**Data extract:**
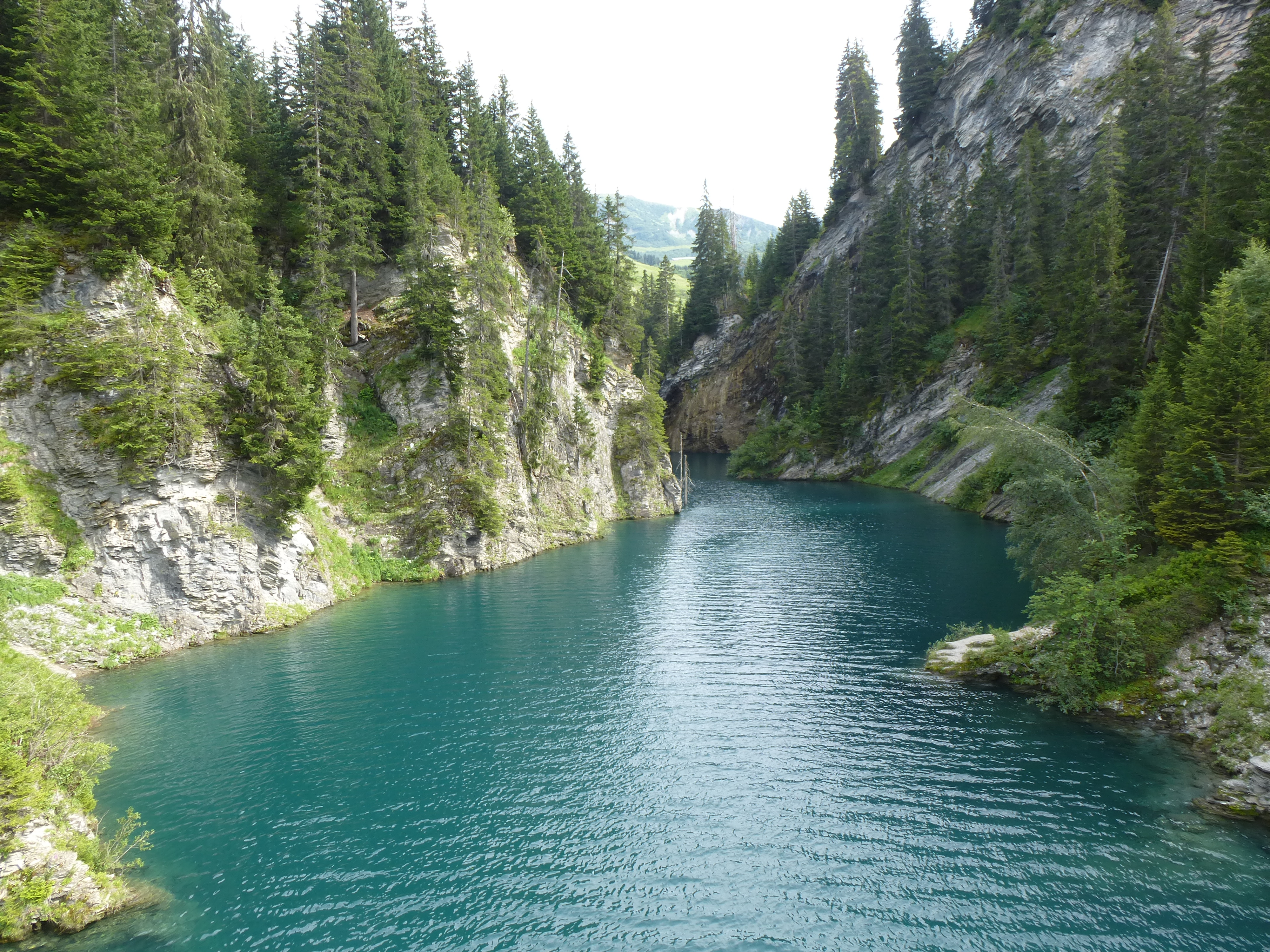 le lac de st guerin
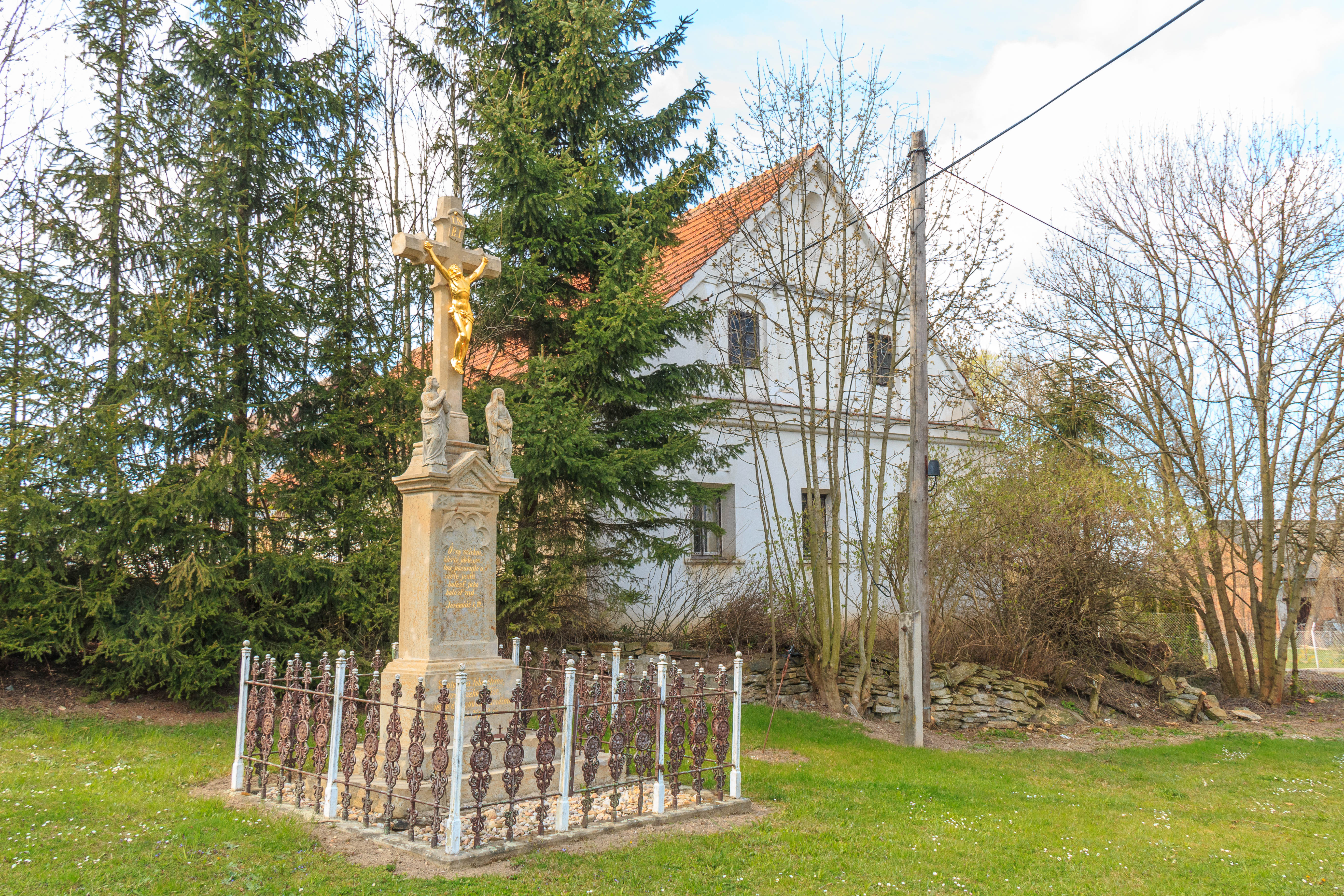 Doubravice u Náhořan kříž
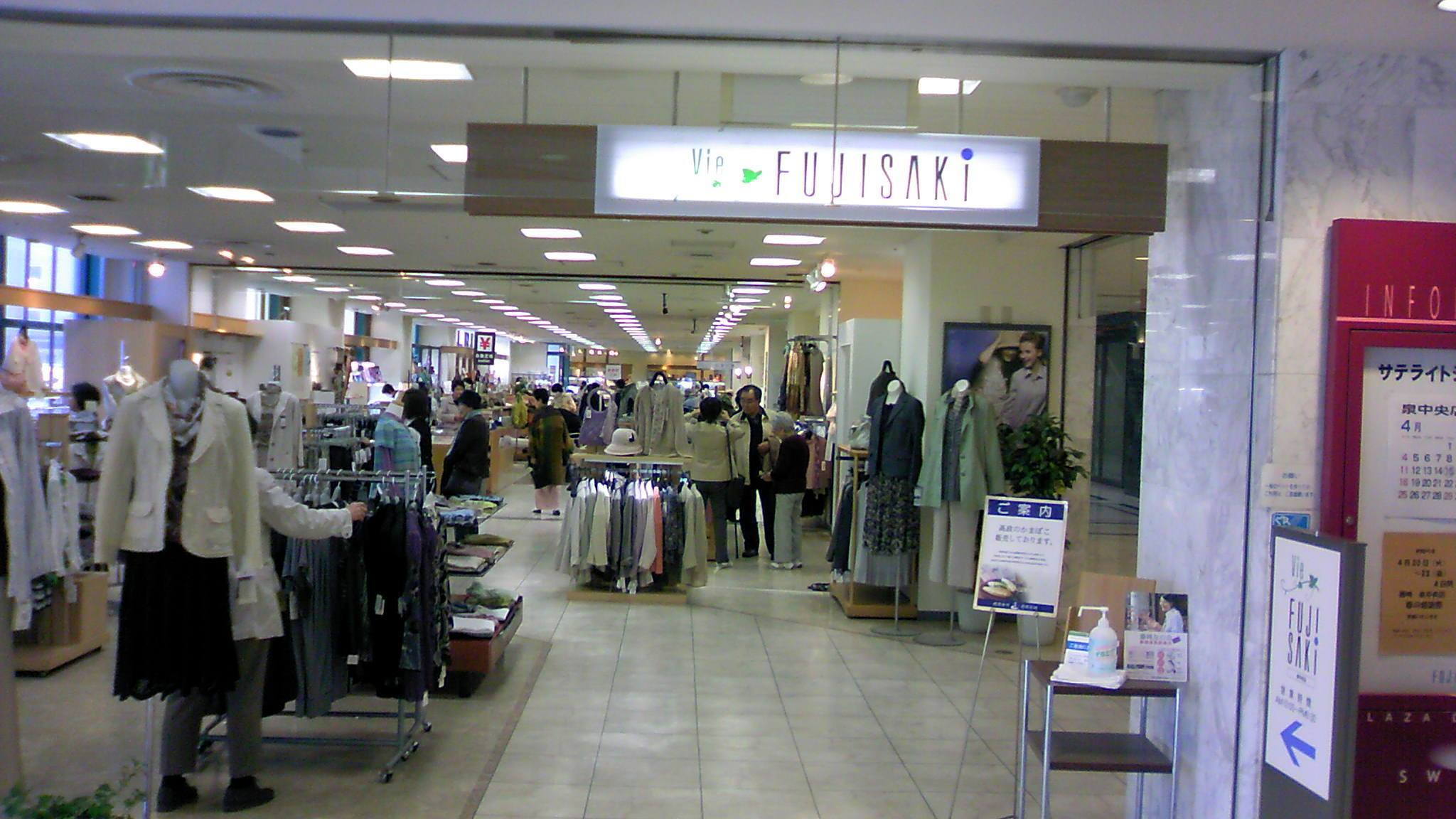 Vie FUJISAKI泉中央店

**What you will do:**
Transcribe the material exactly, and leave out whatever pictures it holds.

**Expected answer:**
 le lac de st guerin
 Doubravice u Náhořan kříž
 Vie FUJISAKI泉中央店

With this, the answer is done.